Start local when pitching ideas
Start local when pitching ideas | Source

EMBRACE REJECTION

“Love is all you need.” Well, that’s a nice thought, but in the writing business you also need a thick skin and a strong belief in your abilities. You will be rejected. You will be rejected often. When you are first starting out you might see a success rate of one or two percent.

Instead of cowering in a corner when you receive a rejection notice, use it as motivation. Learn from it. Rejection does not mean you are a poor writer; it might just mean you had the wrong idea at the wrong time to the wrong person….or the right idea at the wrong time…or…. Keep trying and do not give up.

AVOID CONTENT MILLS

I know! The bills are piling up and you need some quick cash, and those darn content mills are offering five bucks for 500 words, and you calculate that you can probably do ten of those each day and that’s fifty bucks per day and that’s better than nothing.

Well, yes and no. Financially fifty bucks is better than nothing, but at some point you have to ask yourself how much your time is worth. You have to come to the realization that being trapped writing for a content mill keeps you from landing a really big, great-paying gig. You have to also grasp the fact that when you work for peanuts you are driving the price down for everyone.
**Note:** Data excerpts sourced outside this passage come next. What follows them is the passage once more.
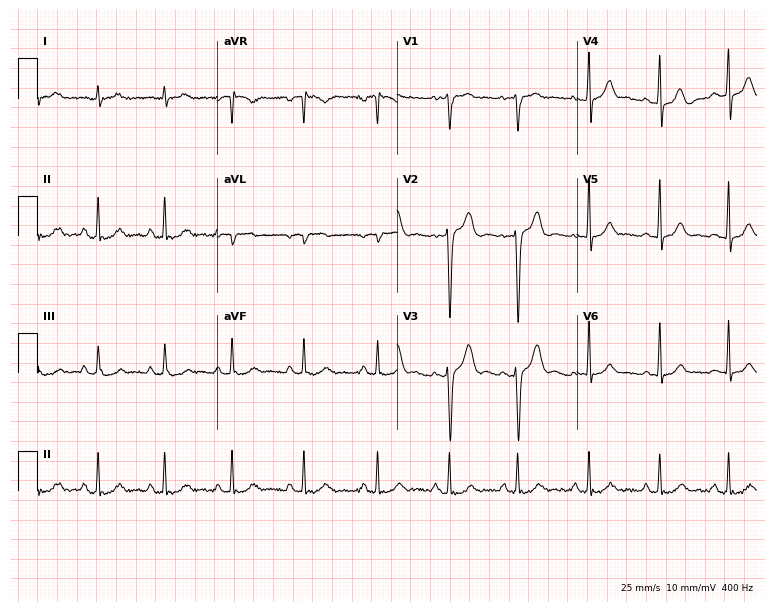
Standard 12-lead ECG recorded from a man, 22 years old (7.3-second recording at 400 Hz). Read as a normal ECG.
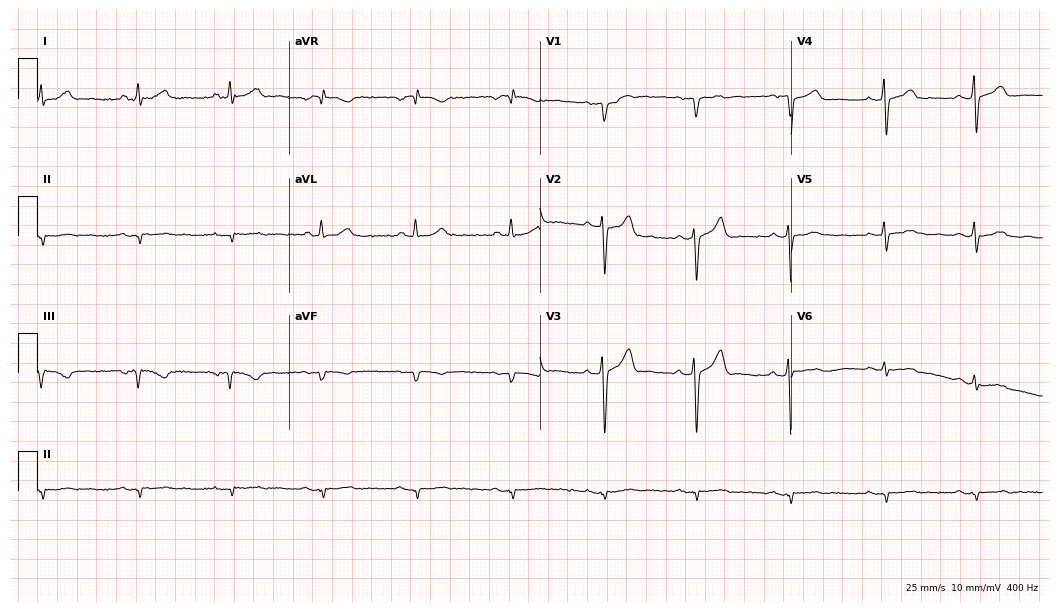
12-lead ECG from a 57-year-old male. No first-degree AV block, right bundle branch block (RBBB), left bundle branch block (LBBB), sinus bradycardia, atrial fibrillation (AF) or sinus tachycardia recorded for this tracing. Only these six findings were labelled.
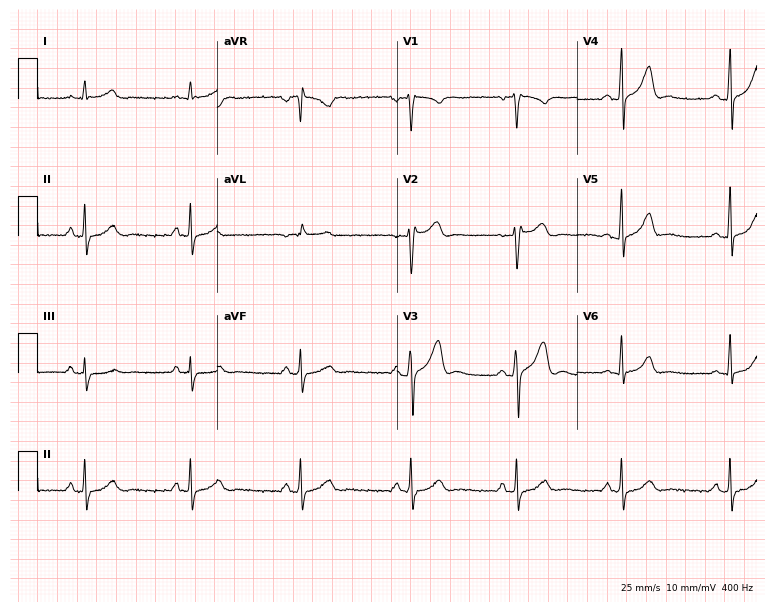
Electrocardiogram (7.3-second recording at 400 Hz), a 40-year-old man. Of the six screened findings (first-degree AV block, right bundle branch block, left bundle branch block, sinus bradycardia, atrial fibrillation, sinus tachycardia), none is recorded. Only these six findings were labelled.
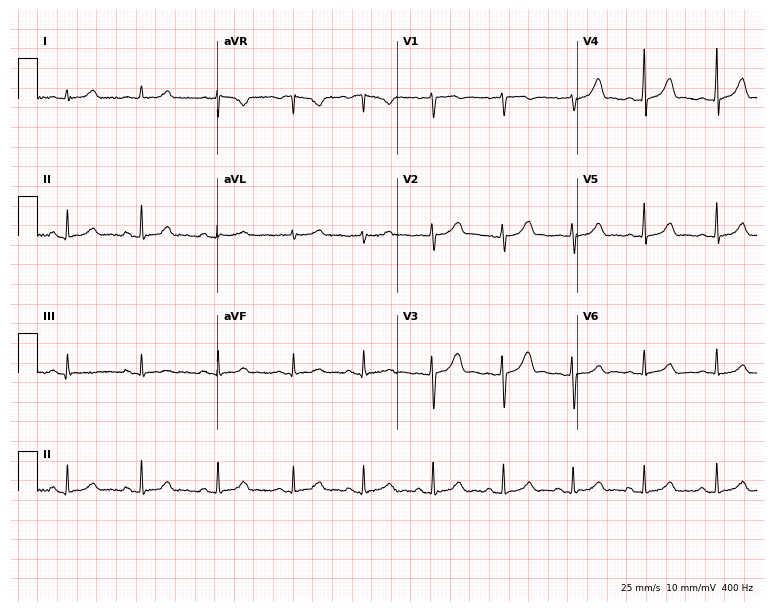
12-lead ECG (7.3-second recording at 400 Hz) from a 23-year-old female patient. Labelled as a normal ECG.

It isn’t worth it. Don’t do it!

ALL ASSIGNMENTS ARE IMPORTANT

Let’s return to something I said earlier in this article. A freelance writer needs to establish a platform, a body of work that represents who they are and what they are as a writer. Your work is representative of you as a professional. With that as a guiding light, it should follow that every article you write should be considered vitally important.

Half-efforts will come back to haunt you. Treat every single assignment as if it were your first gig with a national magazine.

Start local when looking for ideas
Start local when looking for ideas | Source

LONG RANGE MENTALITY

Short-range thinking is the bane of many freelance writers. They get all their supplies together, they boot up their computer, they watch as visions of success dance through their heads, and then they are crushed when success, and money, do not arrive after one month.

Freelance writing requires a bulldog mentality. It takes months of hard work to build a platform. It takes months of hard work to make contacts and get that first paying assignment. It takes years to break through to the big time, and once success has been found it takes the realization that you need to get up the next morning and do it all again.

DEVELOP DISCIPLINE

Develop some discipline or don’t even consider freelance writing.

Freelance writing is a job, just like any other job anyone else has. You go to the office and you put in your eight to ten hours per day. While in the office you work at your job. You do not phone friends and catch up on the latest gossip. You do not stop in the mornings and visit with neighbors over the fence.

You go to work and you work!

Set up a schedule and then stick to it. Tell friends, neighbors and family that you have a job working from home and you can’t be interrupted while you work. Treat freelancing like a job and you just might find success; treat it like a hobby and you will most definitely fail.

Are you interested in being a freelance writer?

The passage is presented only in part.